As sci-fi author William Gibson once said, “The future is already here—it’s just not very evenly distributed.” It shows up in some places before others. And one of the places this particular aspect of the future has shown up first, oddly enough, is the Coca-Cola Village Amusement Park, a holiday village, theme park, and marketing event that opens seasonally in Israel. Sponsored by Facebook and Coke, the teenagers attending the park in the summer of 2010 were given bracelets containing a tiny piece of circuitry that allowed them to Like real-world objects. Wave the bracelet at the entrance to a ride, for example, and a status update posted to your account testifies that you’re about to embark. Take a picture of your friends with a special camera and wave the bracelet at it, and the photo’s posted with your identity already tagged.
Embedded in each bracelet is a radio-frequency identification (RFID) chip. RFID chips don’t need batteries, and there’s only one way to use them: call-and-response. Provide a little wireless electromagnetic power, and the chip chirps out a unique identifying code. Correlate the code with, say, a Facebook account, and you’re in business. A single chip can cost as little as $.07, and they’ll cost far less in the years to come.

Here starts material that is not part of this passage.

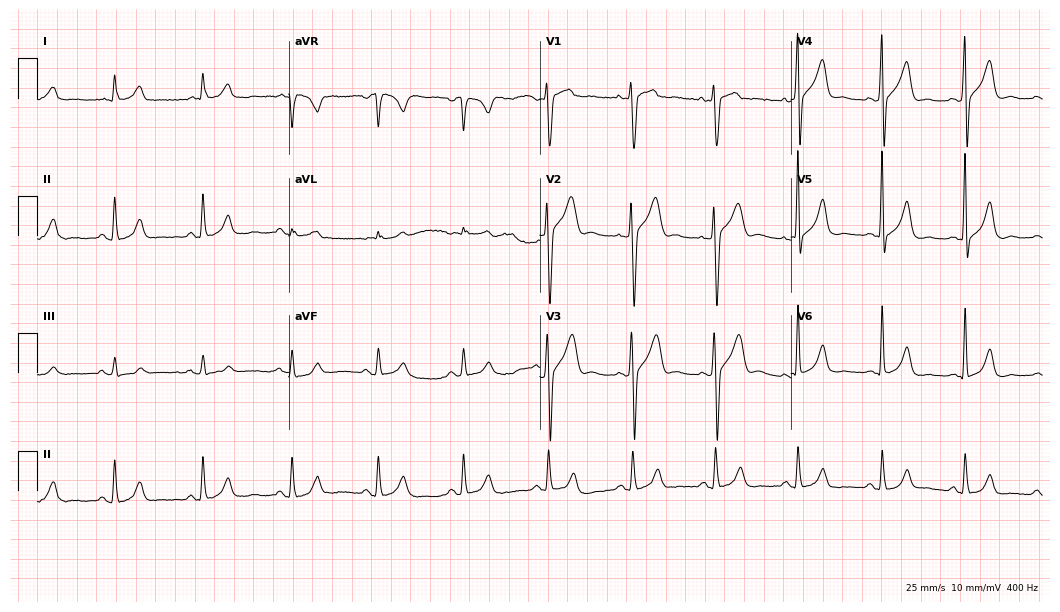
Resting 12-lead electrocardiogram. Patient: a male, 54 years old. Read as a normal ECG.

Suddenly it’s possible for businesses to track each individual object they make across the globe. Affix a chip to an individual car part, and you can watch as the part travels to the car factory, gets assembled into a car, and makes its way to the show floor and then someone’s garage. No more inventory shrinkage, no more having to recall whole models of products because of the errors of one factory.
Conversely, RFID provides a framework by which a home could automatically inventory every object inside it—and track which objects are in which rooms. With a powerful enough signal, RFID could be a permanent solution to the lost-keys problem—and bring us face-to-face with what Forbes writer Reihan Salam calls “the powerful promise of a real world that can be indexed and organized as cleanly and coherently as Google has indexed and organized the Web.”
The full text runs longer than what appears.